_ACTION ITEM_:
Retype each of the records below exactly, leaving the pictures out.

_Data items_:

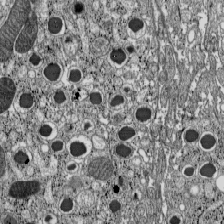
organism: C57BL Mouse
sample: Pancreatic islet
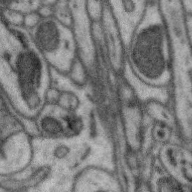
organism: Zebra finch
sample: Brain
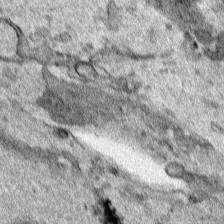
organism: Human
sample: Mitochondria in HCT116 cells
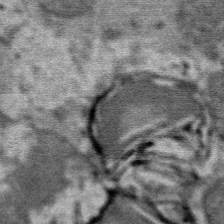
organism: Mouse
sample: Mouse Salivary gland
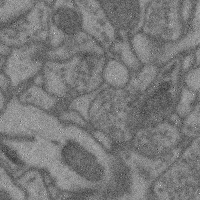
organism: Mouse
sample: Cerebral cortex
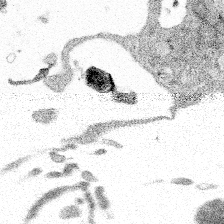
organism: Spongilla lacustris
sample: Multiple
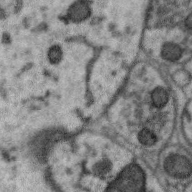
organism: Zebra finch
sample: Brain
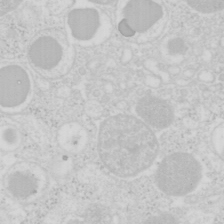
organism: Mouse
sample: Pancreas
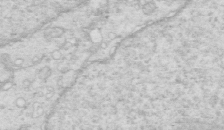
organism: Mouse
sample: Multiciliated cells
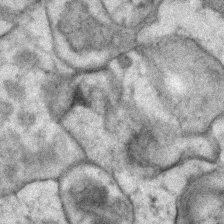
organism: Human
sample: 1205lu cells
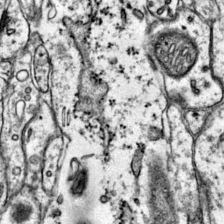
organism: Mouse
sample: Primary visual cortex
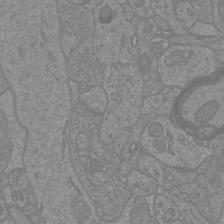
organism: Mouse
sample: Cortical neurons
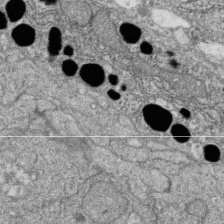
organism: Zebrafish
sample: Cilia; retinal pigment epithelium
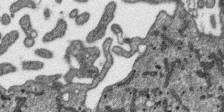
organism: Human
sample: Lung epithelial cells infected with SARS-CoV-2
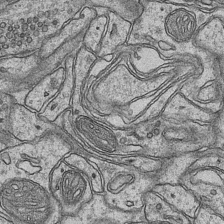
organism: Mouse
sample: CA1 Hippocampus
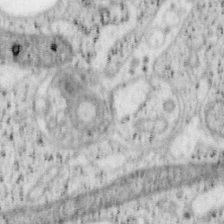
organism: Mouse
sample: OT-I killer T cells with ID8 ovarian cancer cells
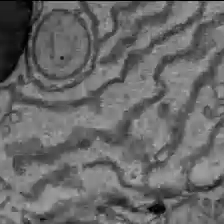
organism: C57BL Mouse
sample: Liver
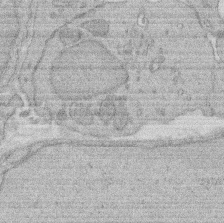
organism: Rat
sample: Salivary granule
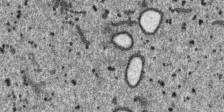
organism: Human
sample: Lung epithelial cells infected with SARS-CoV-2
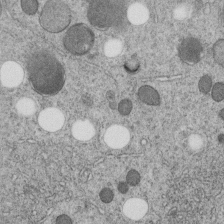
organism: C. elegans
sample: C. elegans embryo early stage
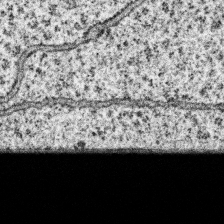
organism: Human
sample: HeLa cells
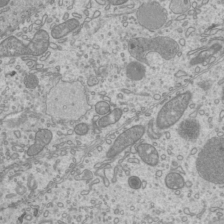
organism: Mouse
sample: Cilia; mouse epididymis
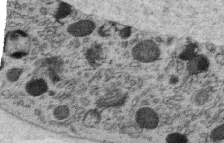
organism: C. elegans
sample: C. elegans oocyte; sperm cells
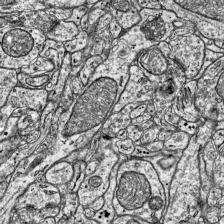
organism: Mouse
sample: Visual Cortex
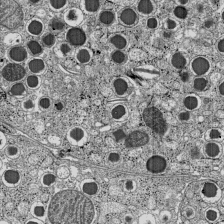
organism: C57BL Mouse
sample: Pancreatic islet
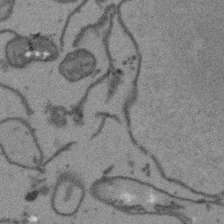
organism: Arabidopsis thaliana
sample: Root tip
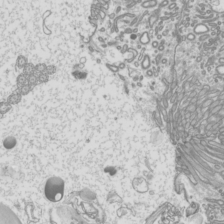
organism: Mouse
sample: Cilia; mouse epididymis
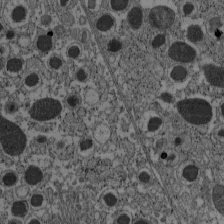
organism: C57BL Mouse
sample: Pancreatic islet
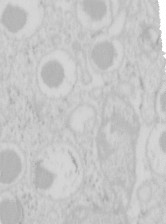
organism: Mouse
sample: Pancreas
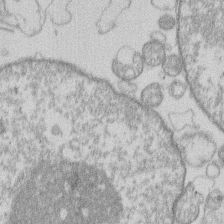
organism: Human
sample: Macrophage cells
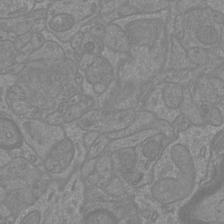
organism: Mouse
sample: Cortical neurons
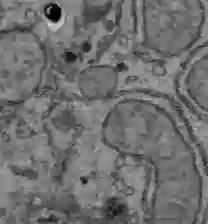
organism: C57BL Mouse
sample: Liver
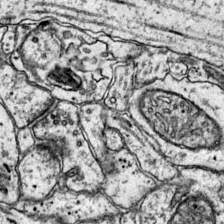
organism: Mouse
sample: Primary visual cortex
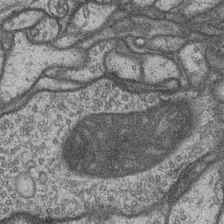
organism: Drosophila
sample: Optic medulla
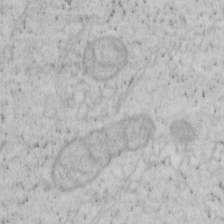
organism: Human
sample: HeLa cells
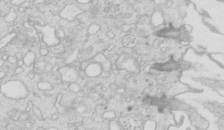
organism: Mouse
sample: Multiciliated cells
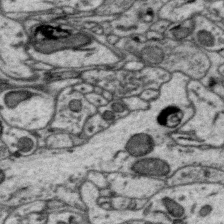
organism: Zebra finch
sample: Brain
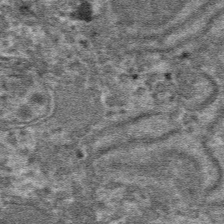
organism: Mouse
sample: Mouse hepatocytes
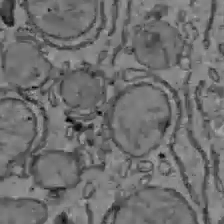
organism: C57BL Mouse
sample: Liver
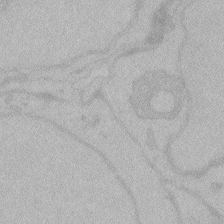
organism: Zebrafish
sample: Macrophage infected with Toxoplasma gondii
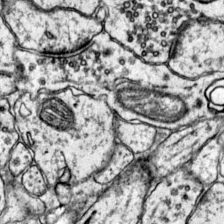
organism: Mouse
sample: Primary visual cortex
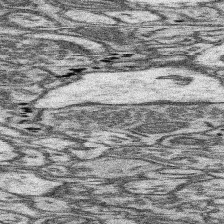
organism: Mouse
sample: Somatosensory cortex neuropil
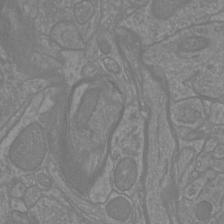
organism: Mouse
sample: Cortical neurons
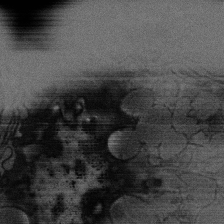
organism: Rat
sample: Salivary granule
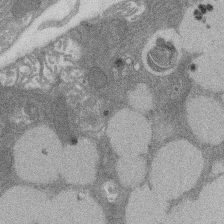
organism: Rat
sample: Salivary granule
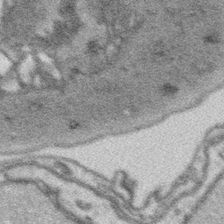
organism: Platynereis dumerilii
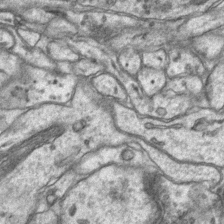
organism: Mouse
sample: CA1 Hippocampus
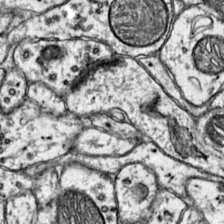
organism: Mouse
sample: Primary visual cortex
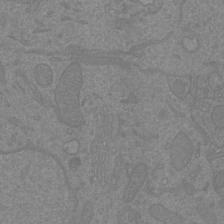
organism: Mouse
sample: Cortical neurons
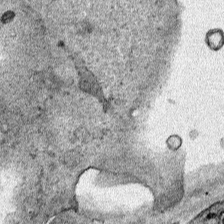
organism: Human
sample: Mitochondria in HCT116 cells
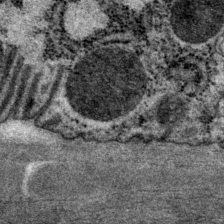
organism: P. pacificus
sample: Pharynx
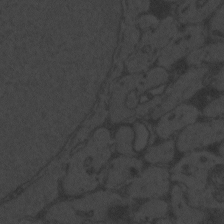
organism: Zebrafish
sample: Macrophage infected with Toxoplasma gondii
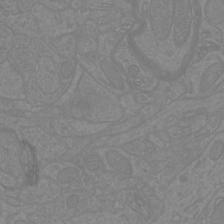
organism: Mouse
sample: Cortical neurons
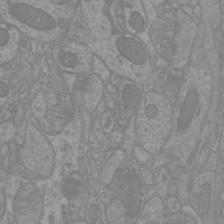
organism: Mouse
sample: Cortical neurons
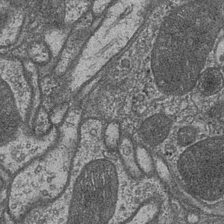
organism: Drosophila
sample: Optic medulla
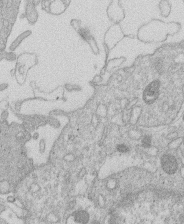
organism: Human
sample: Macrophage cells
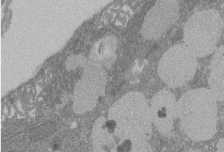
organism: Rat
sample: Salivary granule
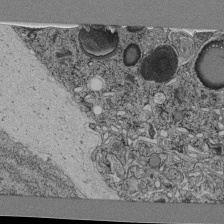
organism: C. elegans
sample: C. elegans pharynx
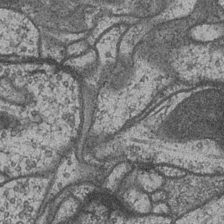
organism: Drosophila
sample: Optic medulla
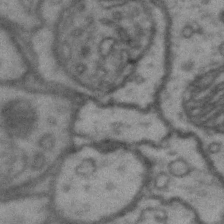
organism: Drosophila
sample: Brain
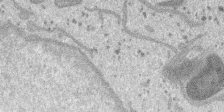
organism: Human
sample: Lung epithelial cells infected with SARS-CoV-2

_ANSWER TO THE PROBLEM_:
organism: C57BL Mouse
sample: Pancreatic islet
organism: Zebra finch
sample: Brain
organism: Human
sample: Mitochondria in HCT116 cells
organism: Mouse
sample: Mouse Salivary gland
organism: Mouse
sample: Cerebral cortex
organism: Spongilla lacustris
sample: Multiple
organism: Zebra finch
sample: Brain
organism: Mouse
sample: Pancreas
organism: Mouse
sample: Multiciliated cells
organism: Human
sample: 1205lu cells
organism: Mouse
sample: Primary visual cortex
organism: Mouse
sample: Cortical neurons
organism: Zebrafish
sample: Cilia; retinal pigment epithelium
organism: Human
sample: Lung epithelial cells infected with SARS-CoV-2
organism: Mouse
sample: CA1 Hippocampus
organism: Mouse
sample: OT-I killer T cells with ID8 ovarian cancer cells
organism: C57BL Mouse
sample: Liver
organism: Rat
sample: Salivary granule
organism: Human
sample: Lung epithelial cells infected with SARS-CoV-2
organism: C. elegans
sample: C. elegans embryo early stage
organism: Human
sample: HeLa cells
organism: Mouse
sample: Cilia; mouse epididymis
organism: C. elegans
sample: C. elegans oocyte; sperm cells
organism: Mouse
sample: Visual Cortex
organism: C57BL Mouse
sample: Pancreatic islet
organism: Arabidopsis thaliana
sample: Root tip
organism: Mouse
sample: Cilia; mouse epididymis
organism: C57BL Mouse
sample: Pancreatic islet
organism: Mouse
sample: Pancreas
organism: Human
sample: Macrophage cells
organism: Mouse
sample: Cortical neurons
organism: C57BL Mouse
sample: Liver
organism: Mouse
sample: Primary visual cortex
organism: Drosophila
sample: Optic medulla
organism: Human
sample: HeLa cells
organism: Mouse
sample: Multiciliated cells
organism: Zebra finch
sample: Brain
organism: Mouse
sample: Mouse hepatocytes
organism: C57BL Mouse
sample: Liver
organism: Zebrafish
sample: Macrophage infected with Toxoplasma gondii
organism: Mouse
sample: Primary visual cortex
organism: Mouse
sample: Somatosensory cortex neuropil
organism: Mouse
sample: Cortical neurons
organism: Rat
sample: Salivary granule
organism: Rat
sample: Salivary granule
organism: Platynereis dumerilii
organism: Mouse
sample: CA1 Hippocampus
organism: Mouse
sample: Primary visual cortex
organism: Mouse
sample: Cortical neurons
organism: Human
sample: Mitochondria in HCT116 cells
organism: P. pacificus
sample: Pharynx
organism: Zebrafish
sample: Macrophage infected with Toxoplasma gondii
organism: Mouse
sample: Cortical neurons
organism: Mouse
sample: Cortical neurons
organism: Drosophila
sample: Optic medulla
organism: Human
sample: Macrophage cells
organism: Rat
sample: Salivary granule
organism: C. elegans
sample: C. elegans pharynx
organism: Drosophila
sample: Optic medulla
organism: Drosophila
sample: Brain
organism: Human
sample: Lung epithelial cells infected with SARS-CoV-2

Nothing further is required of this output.